Requirement: Your answer must be an exact transcription of every record below, with the pictures omitted.

____

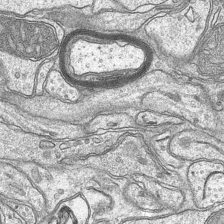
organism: Mouse
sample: CA1 Hippocampus
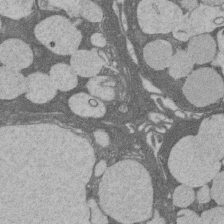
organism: Rat
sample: Salivary granule
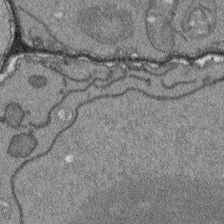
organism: Arabidopsis thaliana
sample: Root tip
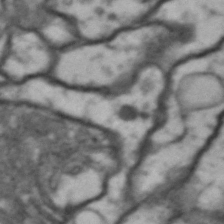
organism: Drosophila
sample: Brain
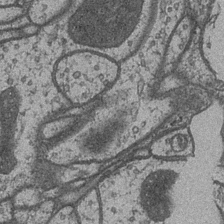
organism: Drosophila
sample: Optic medulla
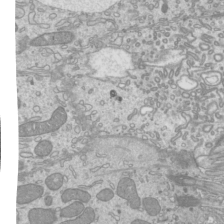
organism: Mouse
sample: Cilia; mouse epididymis
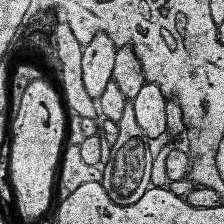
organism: Human
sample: Temporal Lobe
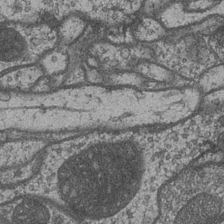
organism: Drosophila
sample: Optic medulla
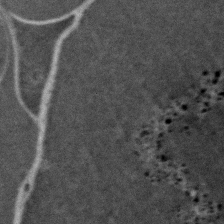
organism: Zebrafish
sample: Zebrafish embryo
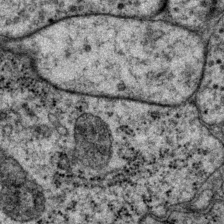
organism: P. pacificus
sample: Pharynx
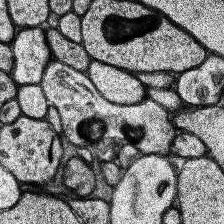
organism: Human
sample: Temporal Lobe
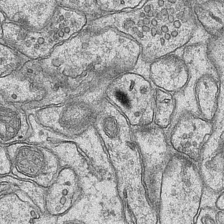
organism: Mouse
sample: CA1 Hippocampus
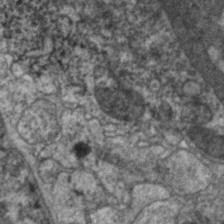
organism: C. elegans
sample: Pharynx
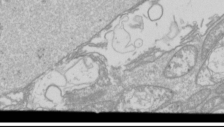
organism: Drosophila
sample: Cell division; meiosis; drosophila spermatocytes
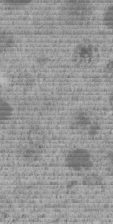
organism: C. elegans
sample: C. elegans embryo early stage
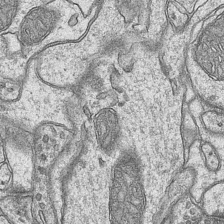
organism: Mouse
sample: CA1 Hippocampus
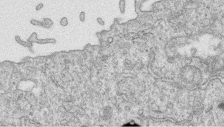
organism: Human
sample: HeLa cell HIV synapse
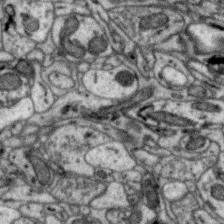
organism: Zebra finch
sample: Brain
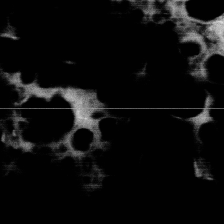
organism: Human
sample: HIV infected U937 cells
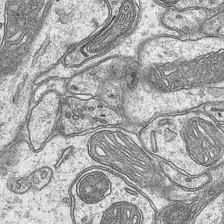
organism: Mouse
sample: CA1 Hippocampus
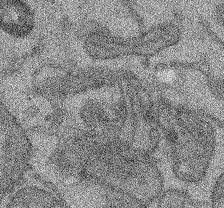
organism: Human
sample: HeLa cells
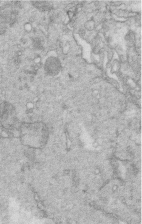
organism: Mouse
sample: Multiciliated cells

____

Solution to the exercise:
organism: Mouse
sample: CA1 Hippocampus
organism: Rat
sample: Salivary granule
organism: Arabidopsis thaliana
sample: Root tip
organism: Drosophila
sample: Brain
organism: Drosophila
sample: Optic medulla
organism: Mouse
sample: Cilia; mouse epididymis
organism: Human
sample: Temporal Lobe
organism: Drosophila
sample: Optic medulla
organism: Zebrafish
sample: Zebrafish embryo
organism: P. pacificus
sample: Pharynx
organism: Human
sample: Temporal Lobe
organism: Mouse
sample: CA1 Hippocampus
organism: C. elegans
sample: Pharynx
organism: Drosophila
sample: Cell division; meiosis; drosophila spermatocytes
organism: C. elegans
sample: C. elegans embryo early stage
organism: Mouse
sample: CA1 Hippocampus
organism: Human
sample: HeLa cell HIV synapse
organism: Zebra finch
sample: Brain
organism: Human
sample: HIV infected U937 cells
organism: Mouse
sample: CA1 Hippocampus
organism: Human
sample: HeLa cells
organism: Mouse
sample: Multiciliated cells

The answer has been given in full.